3DI

3DI is an algorithm designed to create a detailed 3D mesh (~20k points) of a face from 2D images or videos. This 3D mesh generation enables the separation of pose, expression, and person-specific features—key challenge for improving the accuracy and reliability of expression analysis. The mesh has a universal topology, meaning each point represents the same facial part across reconstructions. For instance, the 10665th point always aligns with the left lip corner, enabling consistent expression analysis across different individuals and situations.

Model Architecture

The 3DI processes a video through the following five steps:

Face Detection: Identify faces in the entire video.
Facial Landmark Detection: Detect facial landmarks throughout the video.
3D Identity Estimation: Estimate neutral 3D identity parameters from a subset of video frames.
3D Reconstruction: Perform frame-by-frame 3D reconstruction using fixed identity parameters obtained from the previous step.
Temporal Smoothing: Smooth pose and expression parameters over time for consistency.

Separation of Pose, Expression, and Identity

Analyzing facial behavior in video involves quantifying pose and expression from 2D frames, which can be challenging.

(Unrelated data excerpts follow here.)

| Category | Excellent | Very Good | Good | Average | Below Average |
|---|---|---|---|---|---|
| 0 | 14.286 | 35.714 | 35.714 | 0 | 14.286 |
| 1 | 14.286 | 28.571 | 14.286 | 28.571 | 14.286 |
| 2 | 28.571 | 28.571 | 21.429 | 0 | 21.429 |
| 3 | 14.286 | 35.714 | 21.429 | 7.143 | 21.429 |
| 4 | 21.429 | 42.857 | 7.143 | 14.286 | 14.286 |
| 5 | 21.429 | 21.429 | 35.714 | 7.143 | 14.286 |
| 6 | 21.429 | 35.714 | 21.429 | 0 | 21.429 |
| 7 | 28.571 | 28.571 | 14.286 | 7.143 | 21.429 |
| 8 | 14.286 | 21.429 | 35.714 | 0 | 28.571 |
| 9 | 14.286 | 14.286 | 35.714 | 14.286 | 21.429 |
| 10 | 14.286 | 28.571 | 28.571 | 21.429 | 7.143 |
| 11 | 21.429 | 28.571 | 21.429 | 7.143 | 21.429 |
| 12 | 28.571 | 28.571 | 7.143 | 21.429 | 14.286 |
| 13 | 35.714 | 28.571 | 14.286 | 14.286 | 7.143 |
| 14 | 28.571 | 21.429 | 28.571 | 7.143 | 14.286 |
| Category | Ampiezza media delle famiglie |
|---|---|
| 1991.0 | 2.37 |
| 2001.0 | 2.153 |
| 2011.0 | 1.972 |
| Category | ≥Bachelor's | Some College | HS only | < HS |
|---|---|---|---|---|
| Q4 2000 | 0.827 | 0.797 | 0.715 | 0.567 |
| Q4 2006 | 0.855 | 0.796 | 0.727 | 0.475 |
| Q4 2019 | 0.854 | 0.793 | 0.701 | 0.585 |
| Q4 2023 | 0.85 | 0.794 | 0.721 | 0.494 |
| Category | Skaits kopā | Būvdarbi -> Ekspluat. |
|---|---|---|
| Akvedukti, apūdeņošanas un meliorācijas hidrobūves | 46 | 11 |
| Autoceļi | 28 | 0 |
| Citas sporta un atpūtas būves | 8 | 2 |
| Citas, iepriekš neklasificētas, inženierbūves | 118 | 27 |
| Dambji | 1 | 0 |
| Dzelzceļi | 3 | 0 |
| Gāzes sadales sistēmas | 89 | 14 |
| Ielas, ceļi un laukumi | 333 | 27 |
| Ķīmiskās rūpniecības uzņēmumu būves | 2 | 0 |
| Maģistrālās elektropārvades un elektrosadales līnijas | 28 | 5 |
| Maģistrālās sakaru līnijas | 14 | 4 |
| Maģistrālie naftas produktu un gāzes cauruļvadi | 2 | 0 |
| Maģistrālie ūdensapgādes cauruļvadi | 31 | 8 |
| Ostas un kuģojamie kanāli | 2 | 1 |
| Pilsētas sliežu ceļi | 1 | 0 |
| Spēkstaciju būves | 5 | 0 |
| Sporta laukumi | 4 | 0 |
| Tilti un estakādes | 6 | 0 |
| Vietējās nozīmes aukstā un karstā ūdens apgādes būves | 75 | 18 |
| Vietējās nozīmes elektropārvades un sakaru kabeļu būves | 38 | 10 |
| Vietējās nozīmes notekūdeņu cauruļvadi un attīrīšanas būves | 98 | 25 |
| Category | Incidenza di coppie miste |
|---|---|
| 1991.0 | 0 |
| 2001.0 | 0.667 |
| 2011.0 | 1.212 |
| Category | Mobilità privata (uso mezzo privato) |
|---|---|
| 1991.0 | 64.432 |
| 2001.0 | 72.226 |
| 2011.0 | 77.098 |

Facial pose, expressions, and individual identity are intertwined in 2D space, complicating analysis. For instance, a person viewed frontally may appear to frown if their head tilts downward, altering the distance between facial features. Furthermore, each person’s unique facial structure affects analysis, as variations in feature shapes and distances can skew expression detection. For example, naturally low eyebrows might falsely suggest a frown.

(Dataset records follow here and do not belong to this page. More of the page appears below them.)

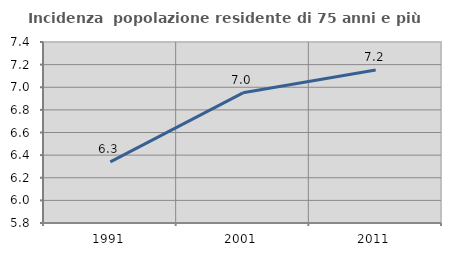
| Category | Incidenza  popolazione residente di 75 anni e più |
|---|---|
| 1991.0 | 6.341 |
| 2001.0 | 6.951 |
| 2011.0 | 7.152 |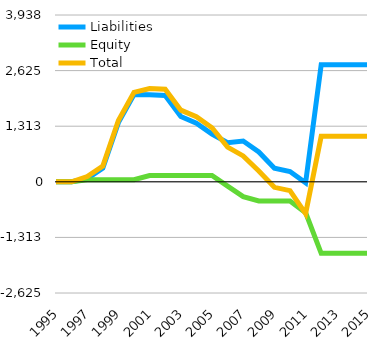
| Category | Liabilities  | Equity  | Total  |
|---|---|---|---|
| 1995 | -0.044 | 0 | -0.044 |
| 1996 | -0.044 | 0 | -0.044 |
| 1997 | 74.956 | 49.103 | 124.059 |
| 1998 | 322.835 | 49.103 | 371.938 |
| 1999 | 1397.588 | 49.103 | 1446.691 |
| 2000 | 2062.16 | 49.103 | 2111.263 |
| 2001 | 2052.585 | 148.934 | 2201.519 |
| 2002 | 2037.79 | 148.934 | 2186.724 |
| 2003 | 1542.482 | 148.934 | 1691.416 |
| 2004 | 1385.482 | 148.934 | 1534.416 |
| 2005 | 1126.482 | 148.934 | 1275.416 |
| 2006 | 921.482 | -103.066 | 818.416 |
| 2007 | 962.482 | -351.066 | 611.416 |
| 2008 | 705.482 | -451.066 | 254.416 |
| 2009 | 320.482 | -451.066 | -130.584 |
| 2010 | 242.482 | -451.066 | -208.584 |
| 2011 | -24.518 | -728.066 | -752.584 |
| 2012 | 2765.482 | -1688.066 | 1077.416 |
| 2013 | 2765.482 | -1688.066 | 1077.416 |
| 2014 | 2765.482 | -1688.066 | 1077.416 |
| 2015 | 2765.482 | -1688.066 | 1077.416 |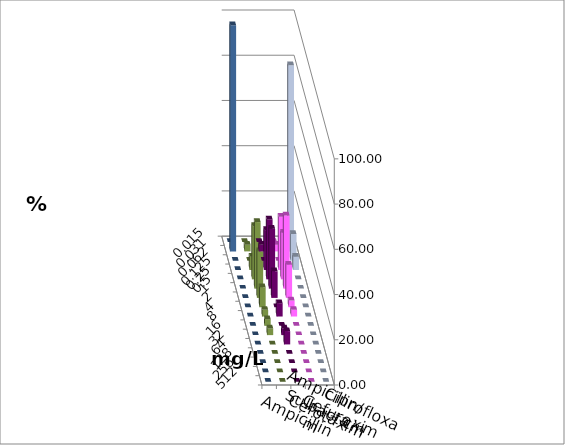
| Category | Ampicillin | Ampicillin/ Sulbactam | Cefotaxim | Cefuroxim | Ciprofloxacin |
|---|---|---|---|---|---|
| 0.015 | 0 | 0 | 0 | 0 | 0 |
| 0.031 | 2.941 | 2.941 | 82.353 | 2.941 | 100 |
| 0.062 | 0 | 0 | 11.765 | 0 | 0 |
| 0.125 | 17.647 | 23.529 | 5.882 | 5.882 | 0 |
| 0.25 | 26.471 | 20.588 | 0 | 23.529 | 0 |
| 0.5 | 26.471 | 32.353 | 0 | 29.412 | 0 |
| 1.0 | 11.765 | 14.706 | 0 | 20.588 | 0 |
| 2.0 | 0 | 2.941 | 0 | 8.824 | 0 |
| 4.0 | 5.882 | 2.941 | 0 | 2.941 | 0 |
| 8.0 | 0 | 0 | 0 | 2.941 | 0 |
| 16.0 | 2.941 | 0 | 0 | 2.941 | 0 |
| 32.0 | 5.882 | 0 | 0 | 0 | 0 |
| 64.0 | 0 | 0 | 0 | 0 | 0 |
| 128.0 | 0 | 0 | 0 | 0 | 0 |
| 256.0 | 0 | 0 | 0 | 0 | 0 |
| 512.0 | 0 | 0 | 0 | 0 | 0 |

The use of 3D modeling offers a solution by accurately fitting a 3D morphable model (3DMM) to the subject's face. This approach effectively disentangles pose, expression, and identity, providing expression coefficients that represent expressions free from interference by pose or identity traits.

Head Pose

The 3DI measures head pose using three angular rotations and the three Euclidean coordinates (x, y, z) capturing the head's location relative to the camera. Analyzing head pose throughout a video is crucial for understanding facial behavior, as head movements are key indicators of social communication, such as backchanneling. Additionally, static head pose is significant for assessing social orientation and attention, with some studies using them as proxies for eye contact and social gaze.

Facial Expressions

3DI provides per-frame expression vectors via 3DMM fitting, consisting of 79 coefficients that capture facial expressions by describing deformation across the entire face. These vectors effectively isolate expressions from pose and person-specific facial features, the primary nuisances in expression analysis. With a detailed mesh of approximately 20,000 points, they ensure precise movement capture.

Canonicalized 3D Landmarks

Facial landmarks are points on the face representing features like brows, eyes, nose, and mouth. By tracking these points in a video, we can measure facial expressions and movements. 3DI offers both 2D and 3D facial landmarks, including canonicalized 3D landmarks, which are ideal for analyzing expressions as they remove the effect of head or body movements and individual facial features. The standard landmark template in 3DI is the iBUG-51, which uses 51 points to track the brows, eyes, nose, and mouth. Unlike facial expression coefficients, landmarks offer movement in millimeters, making them valuable in applications requiring precise geometric measurements. This also allows for detailed analysis of specific points, such as lip corners.